= Nanua Chaprasi =

Indian Hindu spiritual guru and saint

Nanua Chaprasi (26 June 1920 - 7 July 2009) was a Hindu spiritual guru and saint from Ramghat near Atrauli in Uttar Pradesh.

Shri Nanua Chaprasi

He was born in a landholder Brahmin family on 26 June 1920 as Vishnu Dutt Dikshit at Ramghat, Bulandshahar district, Uttar Pradesh.His maternal village was Badaun.

He became an enlightened soul ( a siddha ) after 14 years of Sādhanā under a Banyan tree. The tree is now named as 'Sidhha Bari' located near the bank of River Ganges in Ramghat and site of pilgrimage now for his disciples.

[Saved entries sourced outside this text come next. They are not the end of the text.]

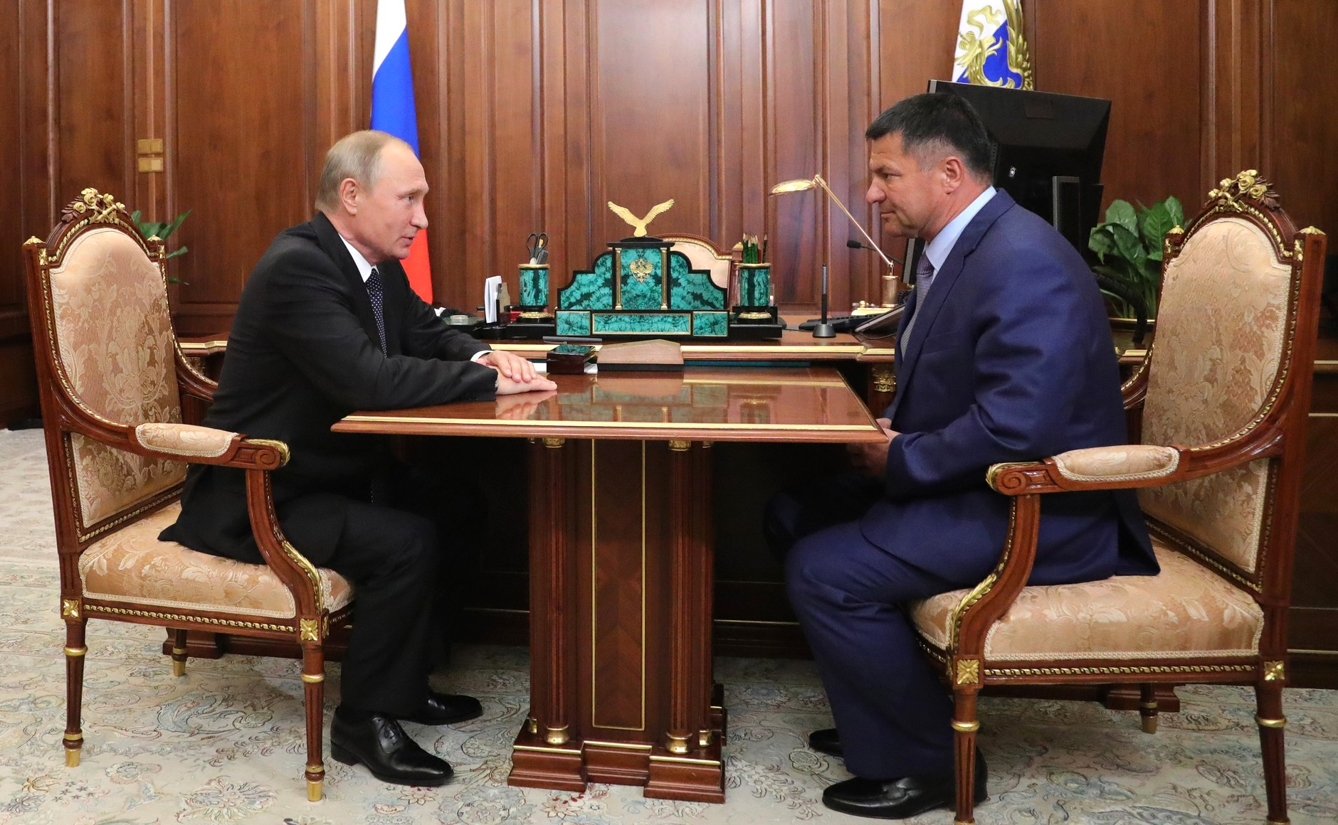 Встреча Президента России Владимира Путина с Андреем Тарасенко
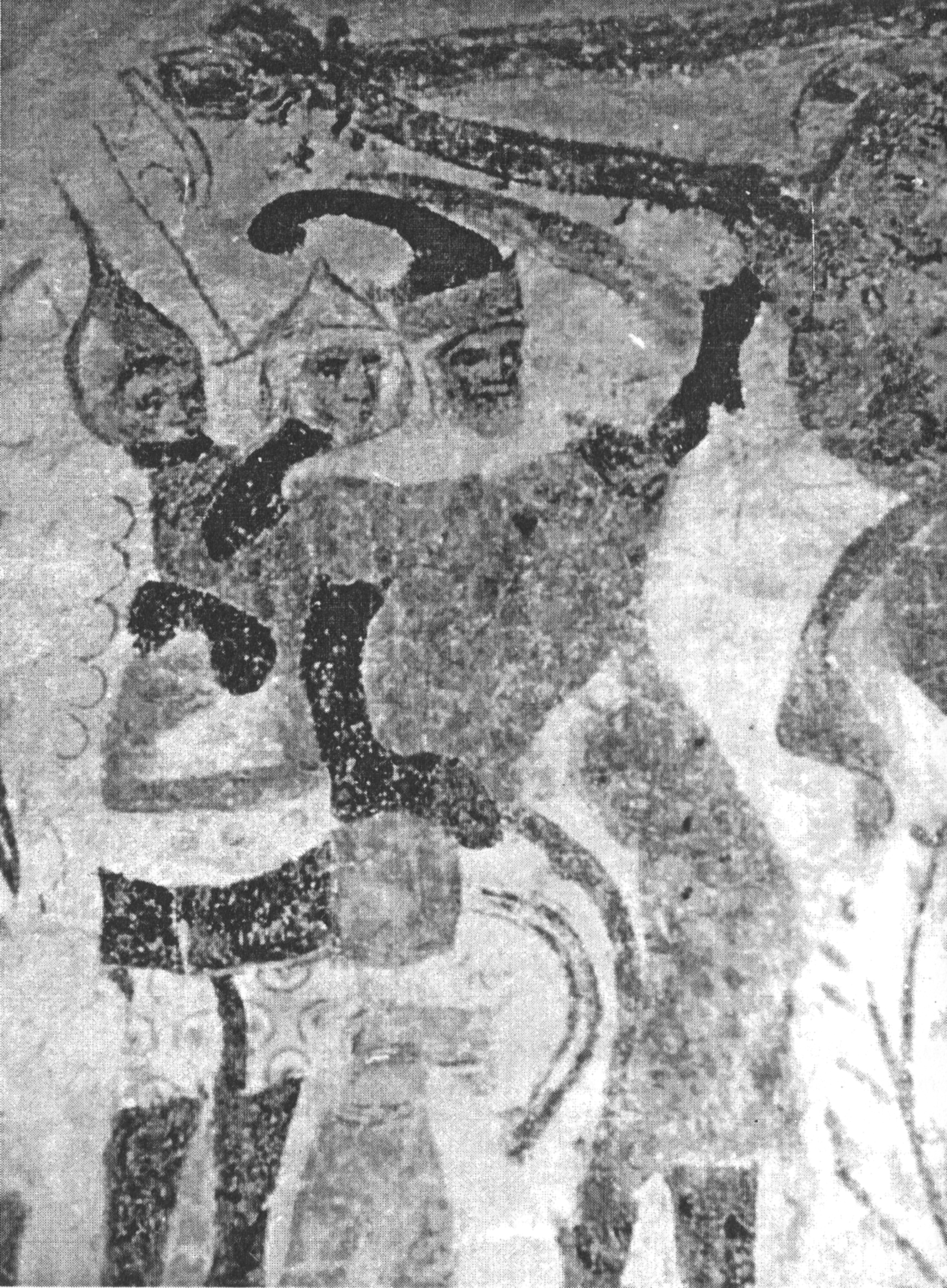 Bildunterschrift: "Eine der wenigen zeitgenössischen Darstellungen der Vitalienbrüder findet sich als Wandmalerei in der Kirche zu Bunge auf Gotland. Gemalt um ca. 1405. Deutlich ist die gotische Kleidung und Bewaffnung der Piraten zu erkennen.
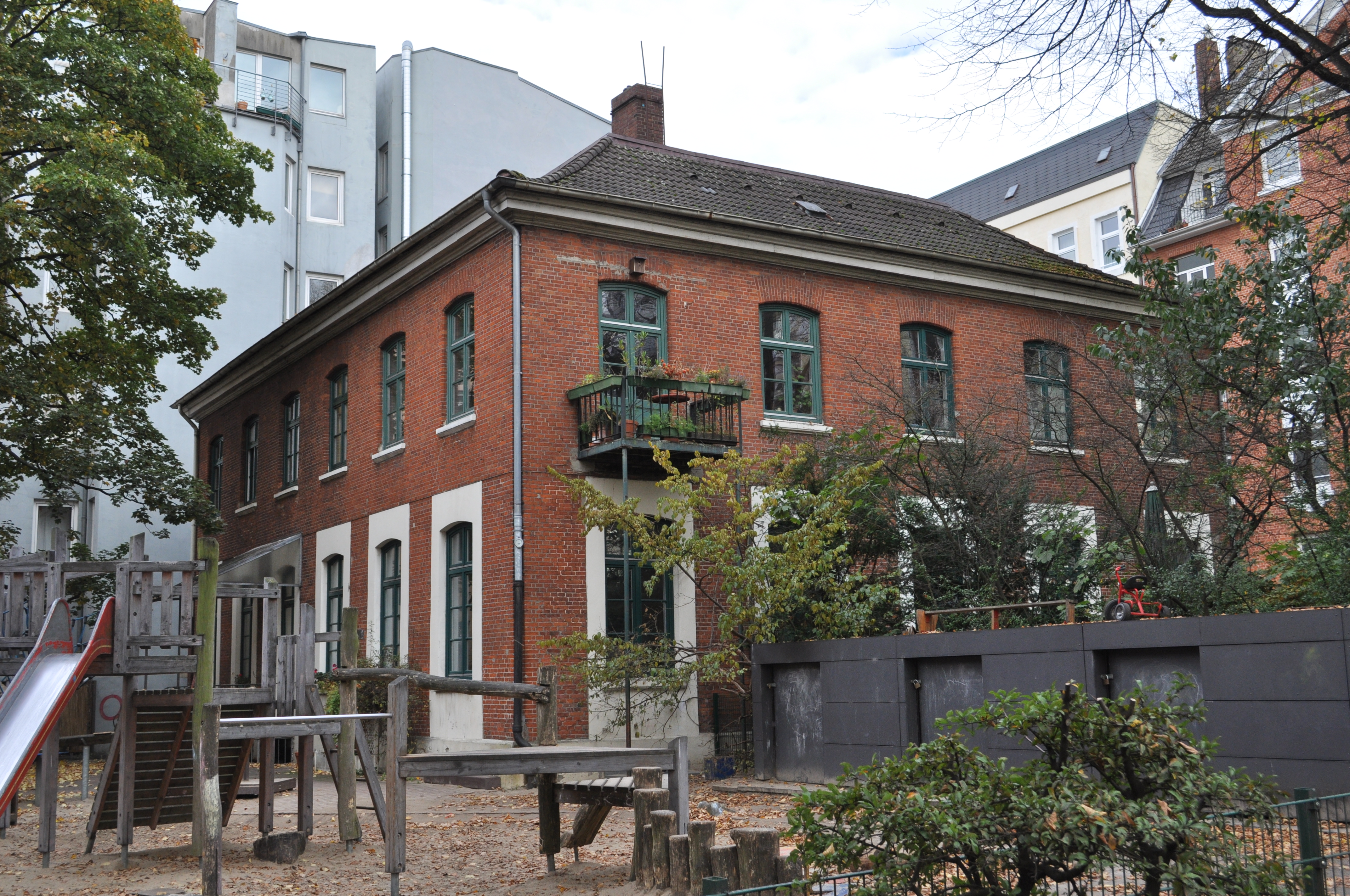 Haus Antonistraße 12 in Hamburg-Altona-Altstadt. Blick vom Kirchhof der St.-Pauli-Kirche. This is a photograph of an architectural monument.
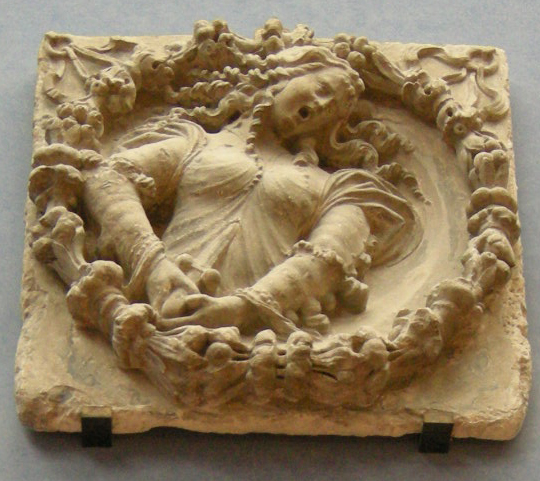 Museo bardini, prima sala, suicidio di didone, ambito di niccolò dell'arca
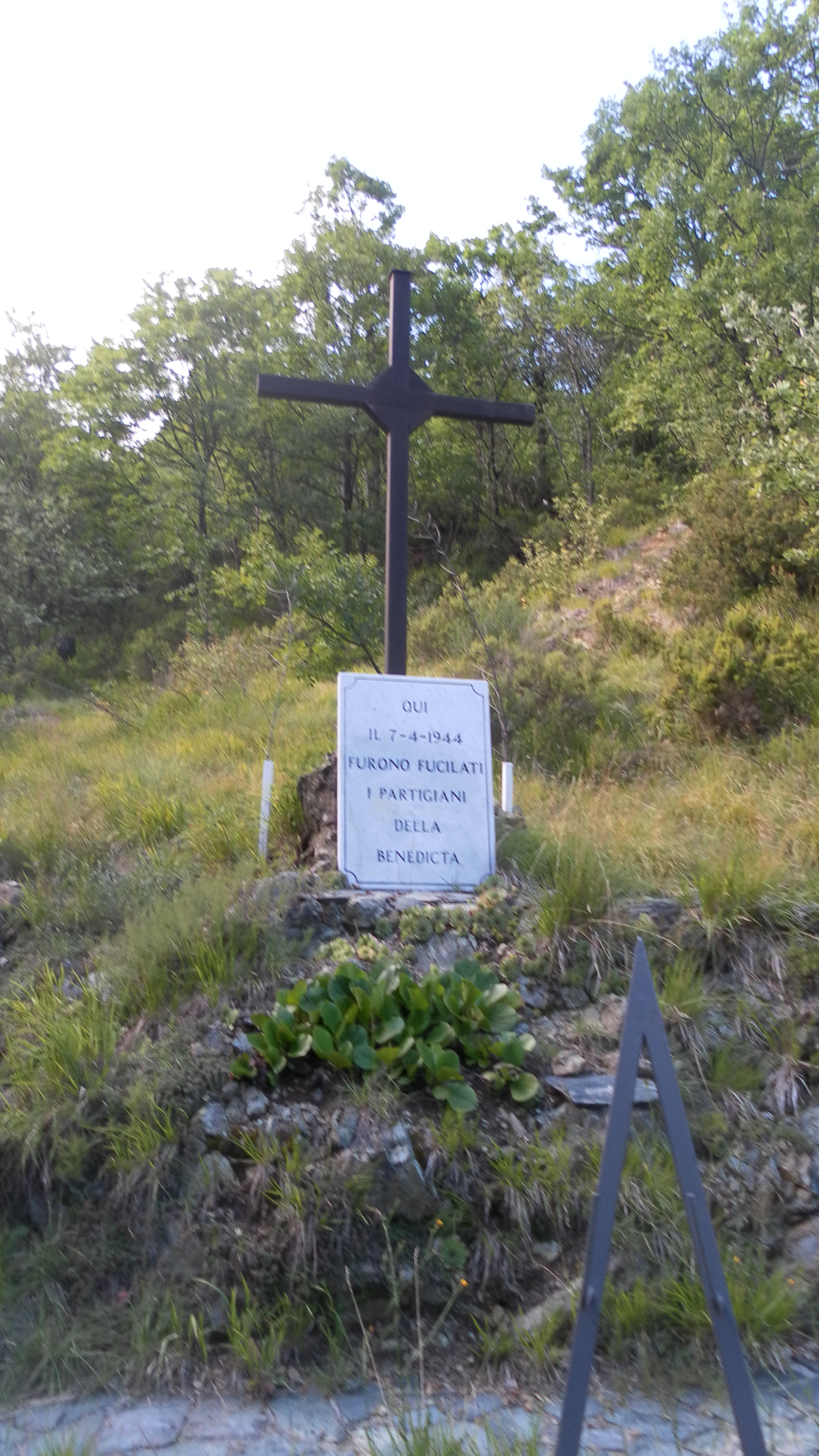 Luogo dell'eccidio della benedicta presso l'Abbazia della Benedicta, Bosio (AL)

He preached that one's past sins are reasons for one's present sufferings. He formulated and advised the rites needed to get rid of our bad Karma, which are cause of our present sufferings. Further, he also preached that in present era of Kaliyuga, one has to also worship powers of Kaliyuga for one's well-being. He also preached the people should not kill even a small insects. He did not believe in differentiation in name of caste, creed or religion and preached all human beings are same irrespective of religion, caste or race.

He died on 7 July 2009 at Ramghat. His main temple housing his samadhi and ashram is located at Ramghat. Further, he spent lot of time meditating at an island in middle of the pond at Pesri, where his idol and temple is located and managed by Nanuaji's disciples.

He had many followers mainly from Uttar Pradesh, Delhi and also in Aurangabad, Maharashtra, who visit his ashram especially on day of Guru Poornima, when special arrangements and havana is held at the ashram established by him. Another large temple dedicated to him has opened in 2020 in Talbehat, by his disciples from Jhansi district and Lalitpur District.

He preached religious harmony and people of all sects. Hindus, Jains, Sikhs, Muslims, Christians, and Buddhists were amongst his followers.